Randy Rides Alone (1934)

Directed by: Harry L. Fraser

This film is so old that the cast are introduced as ‘The Players’. We open to a very youthful looking John Wayne, who plays Randy, the man who rides alone. He finds himself at the ‘Half Way House’, a saloon bar in the middle of nowhere. I like how there is no real build up, we don’t know anything about Randy, he just appears, and now we must follow him around. When Randy goes inside, no doubt enticed by the charming music that can be heard from outside, he finds a piano that is programmed to play automatically, and numerous bullet riddled bodies strewn across the bar. Randy then reads a defaced ‘Wanted’ poster on the wall for a man named Marvin Black that issues a threat to the local Sheriff.

Despite shoddy camera work, hilariously wooden acting (Wayne surprisingly not being the worst culprit), and aging terribly ‘Randy Rides Alone’ will always be remembered for its terrifyingly dramatic opening. The unique automatic piano (which I’ve discovered via Wikipedia is called a player piano) that plays on and on and on, the powerful sight of a bar room massacre, and somebody’s panic stricken eyes looking through peek holes in a portrait of Ulysses S. Grant create an unbearable sense of tension, which admittedly goes down the plug hole when a bunch of mean looking riders turn up to arrest Randy, who they wrongly suspect is one of the men behind the brutal murders. The clunky dialogue from this exchange underlines that ‘Randy Rides Alone’ is from a time in cinema history when we didn’t have scriptwriters in the calibre of somebody like Aaron Sorkin.

George ‘Gabby’ Hayes plays the villain Marvin Black who is behind the massacre, and plots to take control of the Halfway House. Black also has an alter-ego called Matt the Mute, a hunchbacked man (the hunch cleverly created using a pillow that he stuffs into his suit jacket) who annoying scribbles down messages on a notepad to communicate with other characters, each scene he’s in lasts an eternity as we watch a hand clutching a pen scrawl something insightful down on paper. “Gee, Matt I never thought of that” seems to be the stock response of the characters that get to read these messages. It gets dull fast.

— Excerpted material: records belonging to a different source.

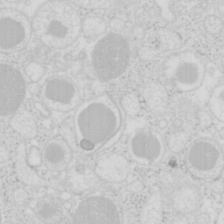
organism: Mouse
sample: Pancreas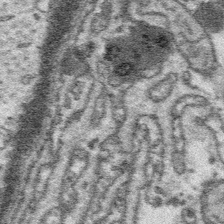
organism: Platynereis dumerilii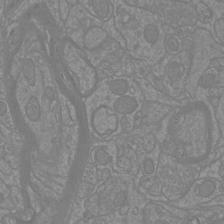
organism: Mouse
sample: Cortical neurons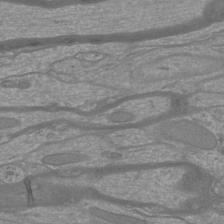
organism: Mouse
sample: Cortical neurons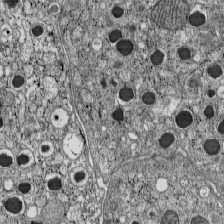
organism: C57BL Mouse
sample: Pancreatic islet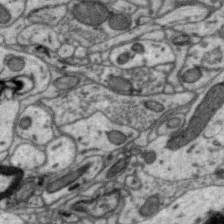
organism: Zebra finch
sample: Brain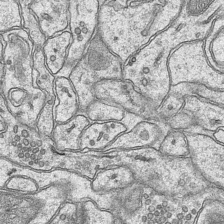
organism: Mouse
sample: CA1 Hippocampus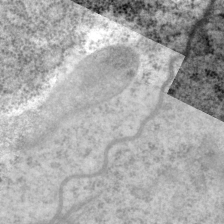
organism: P. pacificus
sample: Pharynx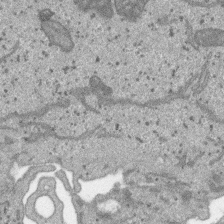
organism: Human
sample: Lung epithelial cells infected with SARS-CoV-2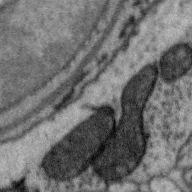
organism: Zebra finch
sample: Brain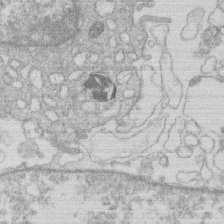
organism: Human
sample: Macrophage cells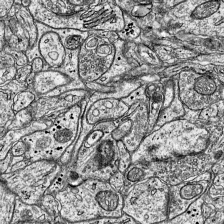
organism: Mouse
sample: Visual Cortex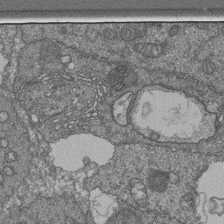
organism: Human
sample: Retinal organoid Rod and Cone cells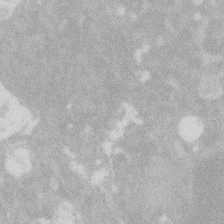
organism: Zebrafish
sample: Macrophage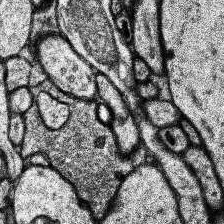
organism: Human
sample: Temporal Lobe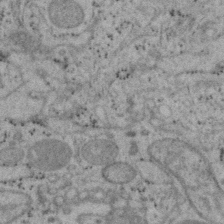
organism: Human
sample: HeLa cells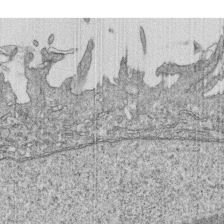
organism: Human
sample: HeLa cell HIV synapse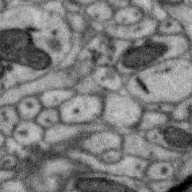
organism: Zebra finch
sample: Brain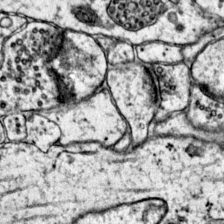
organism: Mouse
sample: Primary visual cortex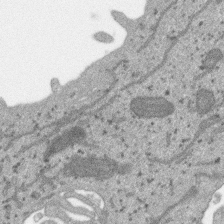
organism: Human
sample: Lung epithelial cells infected with SARS-CoV-2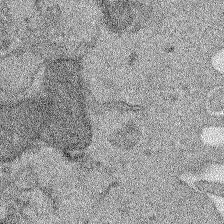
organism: Human
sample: HeLa cells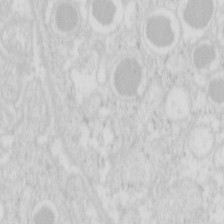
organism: Mouse
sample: Pancreas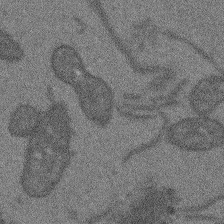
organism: Arabidopsis thaliana
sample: Root tip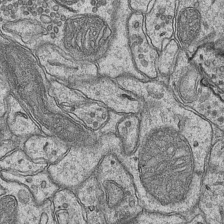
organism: Mouse
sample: CA1 Hippocampus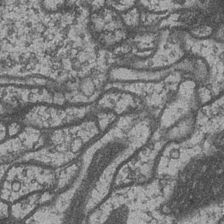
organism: Drosophila
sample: Optic medulla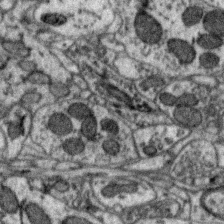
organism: Zebra finch
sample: Brain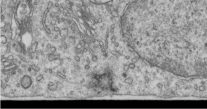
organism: Human
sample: Centriole in RPE cells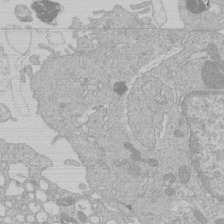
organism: Human
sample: Macrophage cells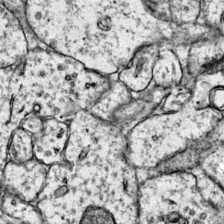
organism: Mouse
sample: Primary visual cortex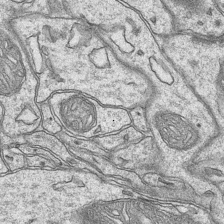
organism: Mouse
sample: CA1 Hippocampus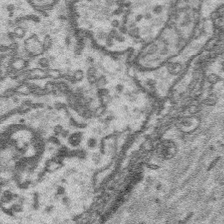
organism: Platynereis dumerilii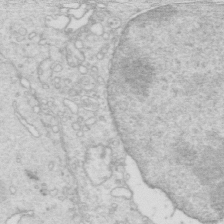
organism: Mouse
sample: Multiciliated cells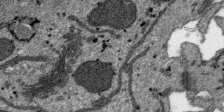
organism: Human
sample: Lung epithelial cells, uninfected (mock) control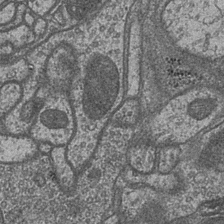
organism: Drosophila
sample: Optic medulla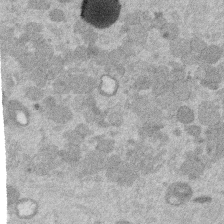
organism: Mouse
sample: Dividing mouse embryo 1 cell stage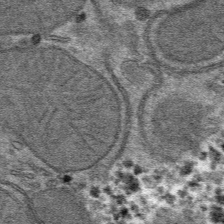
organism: Mouse
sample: Mouse hepatocytes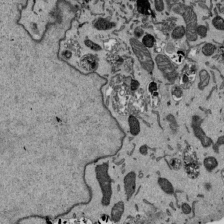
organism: Mouse
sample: ED-1 cell nuclei; centrioles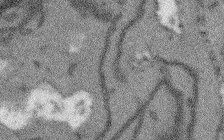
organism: Arabidopsis thaliana
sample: Root tip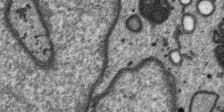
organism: Human
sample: Lung epithelial cells infected with SARS-CoV-2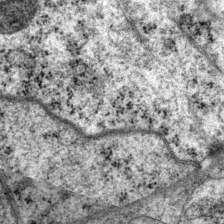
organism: P. pacificus
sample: Pharynx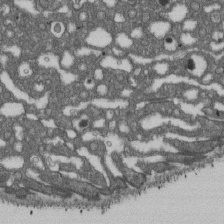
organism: Drosophila
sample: Nephrocyte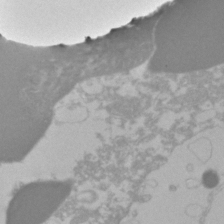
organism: Zebrafish
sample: Zebrafish embryo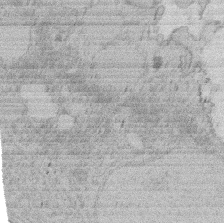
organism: Rat
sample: Salivary granule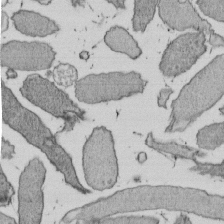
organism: E. coli
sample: Bacterial nucleoid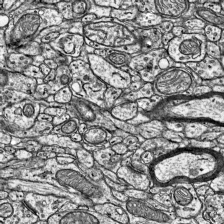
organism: Mouse
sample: Visual Cortex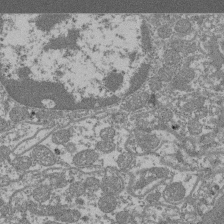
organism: Mouse
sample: Glomerulus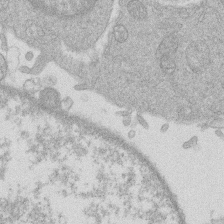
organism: Human
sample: Macrophage cells

Hayes just about does enough as the villain of the piece, but it is Alberta Vaughn who plays Sally, the niece of Half Way House’s owner who shines brightest and steals not just John Wayne but also this viewer’s heart. Sally’s not traumatized by the carnage she witnessed, is very feisty and isn’t your usual damsel in distress. She’s a real tough classy broad, and absolutely adorable, in that time long ago before young women began to down countless WKD’s on a Friday Night and guzzle cum like it was Activia pouring yoghurt.

With a fifty two minute running time ‘Randy Rides Alone’ isn’t a painstaking watch. There is plenty of unintentional humour that might work even better if viewed with some snarky like-minded mates for an afternoon of Mystery Science Theater 3000 style commentary.